> TASK INSTRUCTIONS
Restate word for word each line from the one containing "Uno degli Ulivi" through the end of the material, and nothing more. Drop every picture.

> PROVIDED DATA
§

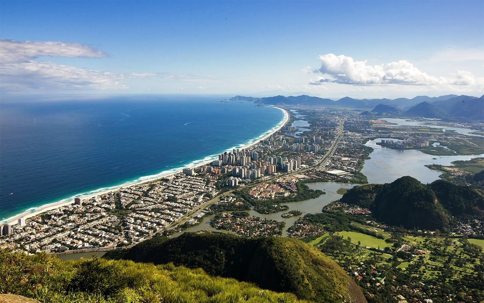 Panorama da Barra da Tijuca, na cidade do Rio de Janeiro, Brasil.
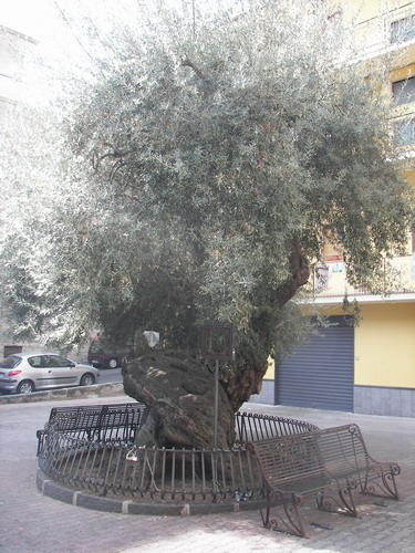 Uno degli Ulivi Millenari, nella piazza omonima di Santa Maria di Licodia. Definiti i più antichi di Sicilia. Santa Maria di Licodia.
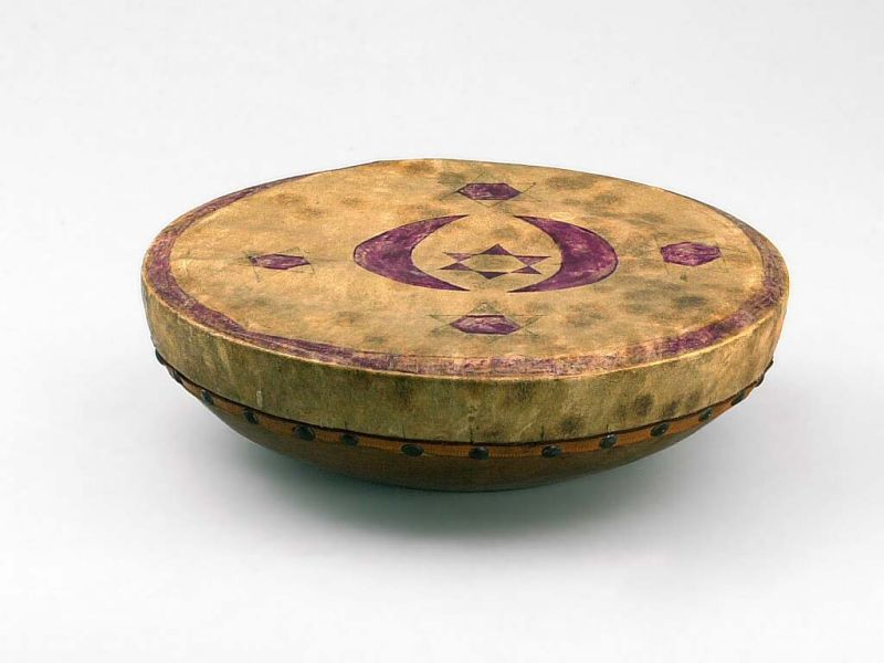 Slaginstrument. Lijsttrom Unknown language: Rabana

§

> EXERCISE RESULT
 Uno degli Ulivi Millenari, nella piazza omonima di Santa Maria di Licodia. Definiti i più antichi di Sicilia. Santa Maria di Licodia.
 Slaginstrument. Lijsttrom Unknown language: Rabana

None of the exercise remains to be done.